Staff recommendation

In light of the above, the Staff recommended that the Board:

  • Retain the guidance in paragraphs 82-84 regarding how to assess the materiality of information related to covenants (see issue 1); and
  • Remove the guidance in paragraphs 85-86 and example Q regarding the impact of covenants on the materiality of other information (see issue 2).


The Board members had strongly opposing views on this issue. The Staff recommendations were approved by a narrow margin. The discussion centred on issue 2.

Those who supported removing the guidance raised the following points:

  • One of the main objectives of the PS is to promote a change in behaviour on how materiality is assessed. Having an immediate conflict between the PS and the regulatory and auditing requirements would hardly assist in achieving this objective, and would undermine the three-way relationship and dialogue between the preparer, auditor and regulator. In contrast, removing the guidance would remove a clear point of tension from the document.
  • The ED originally proposed that materiality judgements should be influenced by the existence of covenants, i.e. directly opposite to what the current draft of the PS proposes. As such, the stakeholders have not had a chance to comment on the current proposals. Furthermore, given that the PS is not supposed to introduce new guidance or interpretation, by exposing one way of thinking but finalising it in the completely opposite way, neither of which is supposed to be ‘new’ guidance, is inherently contradictory and indicates that the Board itself has not clearly thought through the matter.
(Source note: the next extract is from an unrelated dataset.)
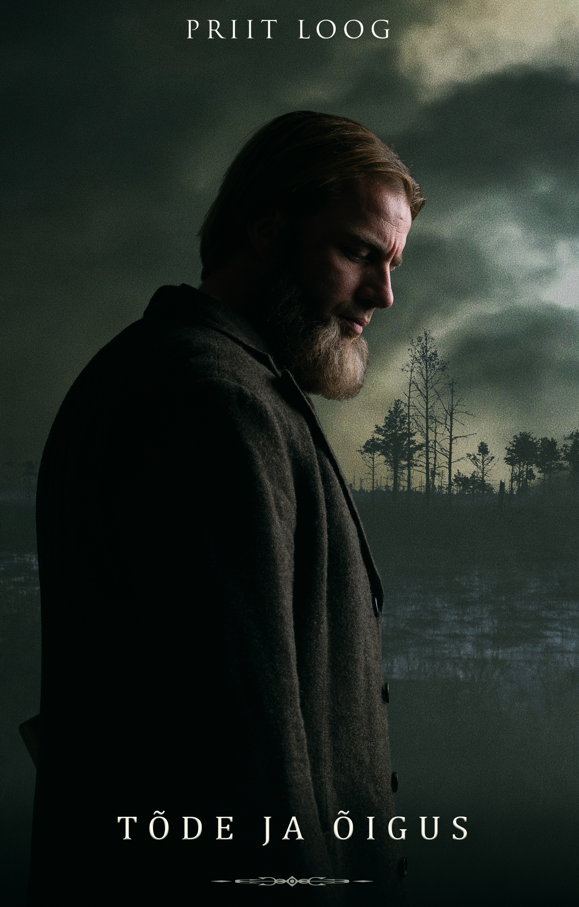 Priit Loog filmis "Tõde ja õigus" Andrese osatäitjana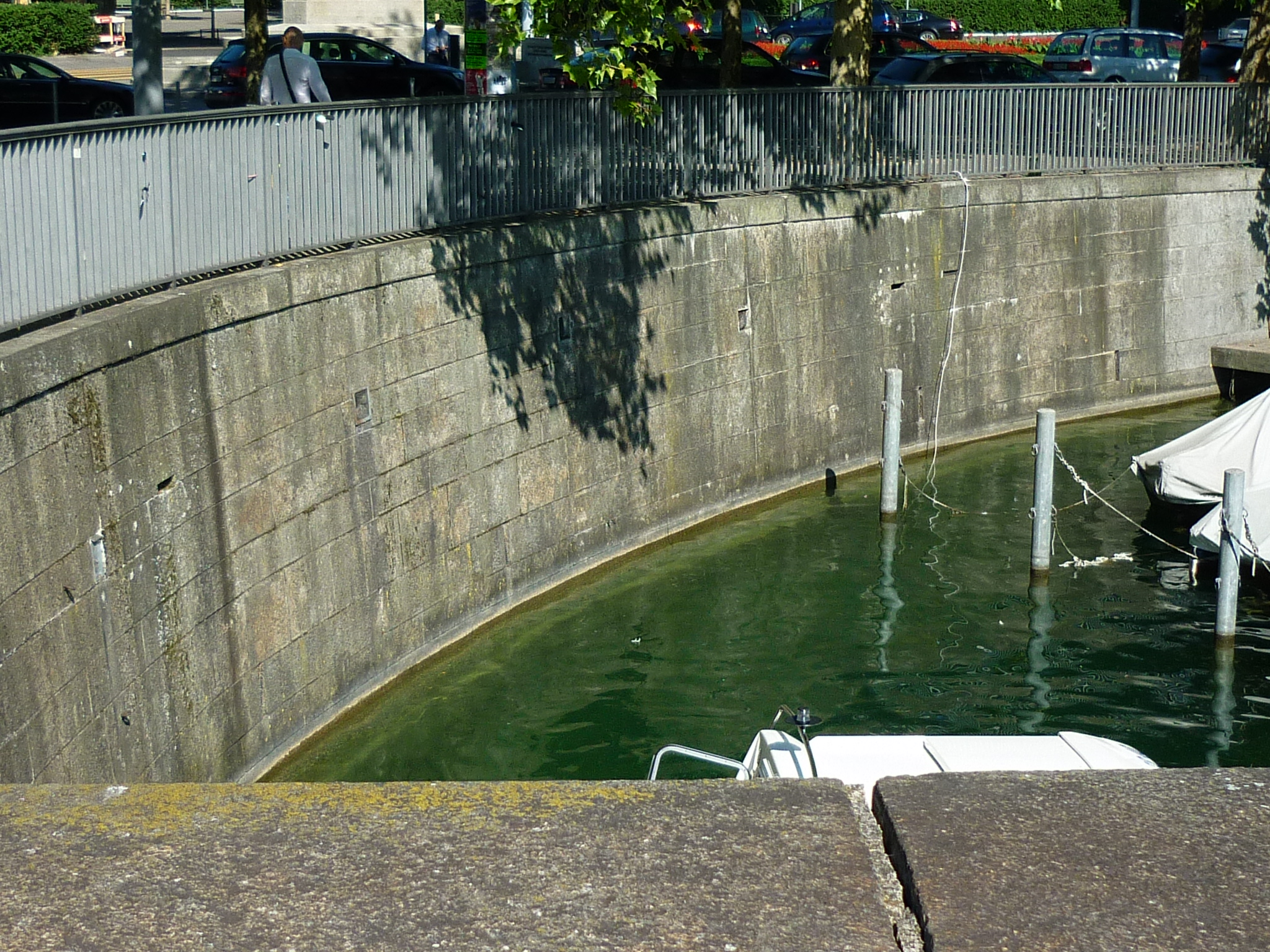 Bunker bei der Limmat Quaibrücke, Zürich, Schweiz, A 4844 Permanente Waffenstellung Quaibrücke – Stadthausquai

Retaining the guidance under such circumstances would only create confusion.
  • Some members think that a non-authoritative PS is not the right place to include such guidance, because it will have no weight against other authoritative guidance in case of conflicts. If the Board were to issue guidance on how covenants would affect the materiality assessment of other information, some Board members believed that it should be discussed head-on specifically with the aim of producing authoritative guidance, rather than as a by-product of a general discussion on materiality.
  • One Board member believed that it is more of a reciprocal assessment than a circular assessment if covenants were considered when making materiality judgements on other information. It would involve ‘a quick peek’ of the covenants, existing information and a mental calculation of what materiality would be and then reassessing the impact again. He observed that such reciprocal assessments are applied to many things when preparing financial statements. As such, an outright prohibition on considering covenants may not be appropriate. Given the discussions around the table, it is evident that the Board members are not on the same page nor are they clear that they have got this right. Hence he believed that it would be better to remove the guidance to bring the situation back to neutral ground.

Those who supported retaining the guidance observed as follows:

  • Regulatory and auditing guidance should not drive the Board’s decisions as they are created for different purposes. The Board is not required, nor is it able, to consider all regulatory requirements when making decisions. This case should be no different. Furthermore, the Staff was not sure whether regulators apart from the SEC require covenants to be considered when making materiality judgements. Since the SEC requirements apply only a subset of IFRS financial statements preparers, these Board members believed that it is not appropriate to remove the guidance just because of a conflict with one regulator.
  • As mentioned above, one of the objectives of the PS is to trigger a change in behaviour. If the Board is shrinking away from this guidance because of the potential conflicts and the likely debates that it will sparkle, then the Board would have missed its objective.
  • The Board has debated this issue before and arrived at the current proposal. If it abandons it now, it could be seen as endorsing the current behaviour (whatever that may be).